» Input material

BEGIN

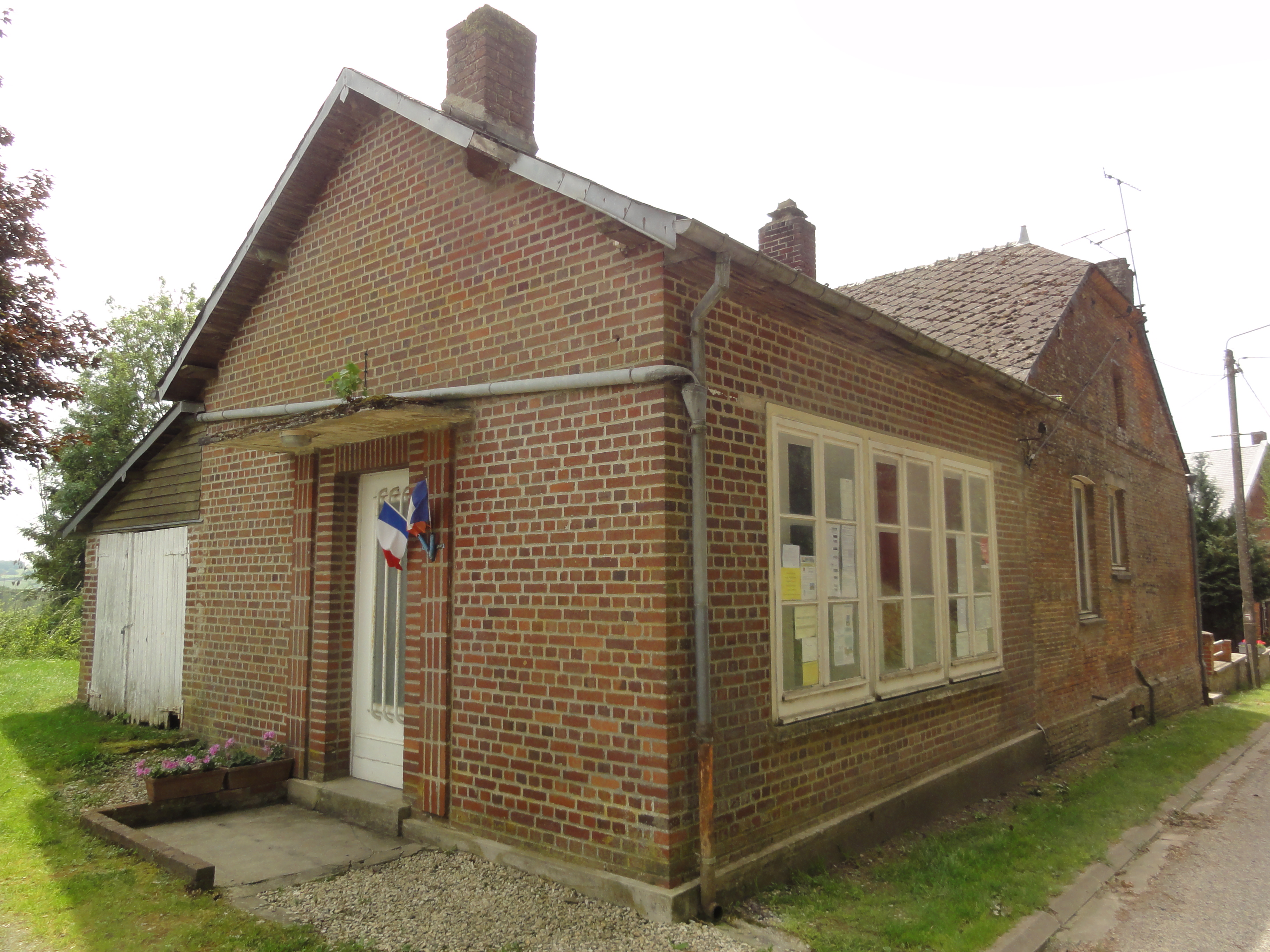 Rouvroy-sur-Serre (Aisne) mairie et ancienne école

END
BEGIN

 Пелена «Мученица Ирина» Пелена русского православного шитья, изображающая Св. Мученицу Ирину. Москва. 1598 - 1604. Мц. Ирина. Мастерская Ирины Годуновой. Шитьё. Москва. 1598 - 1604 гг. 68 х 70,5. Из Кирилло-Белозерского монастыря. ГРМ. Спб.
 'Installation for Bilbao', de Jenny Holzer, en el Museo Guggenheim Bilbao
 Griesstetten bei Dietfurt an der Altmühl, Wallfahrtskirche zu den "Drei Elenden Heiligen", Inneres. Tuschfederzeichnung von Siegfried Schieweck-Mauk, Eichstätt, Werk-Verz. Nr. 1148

END

» Activity
What are the lines above, starting at the one with "монастыря. ГРМ. Спб." and ending at the one with "Griesstetten bei Dietfurt"? Give them again exactly, and only them.

» Finished task
 Пелена «Мученица Ирина» Пелена русского православного шитья, изображающая Св. Мученицу Ирину. Москва. 1598 - 1604. Мц. Ирина. Мастерская Ирины Годуновой. Шитьё. Москва. 1598 - 1604 гг. 68 х 70,5. Из Кирилло-Белозерского монастыря. ГРМ. Спб.
 'Installation for Bilbao', de Jenny Holzer, en el Museo Guggenheim Bilbao
 Griesstetten bei Dietfurt an der Altmühl, Wallfahrtskirche zu den "Drei Elenden Heiligen", Inneres. Tuschfederzeichnung von Siegfried Schieweck-Mauk, Eichstätt, Werk-Verz. Nr. 1148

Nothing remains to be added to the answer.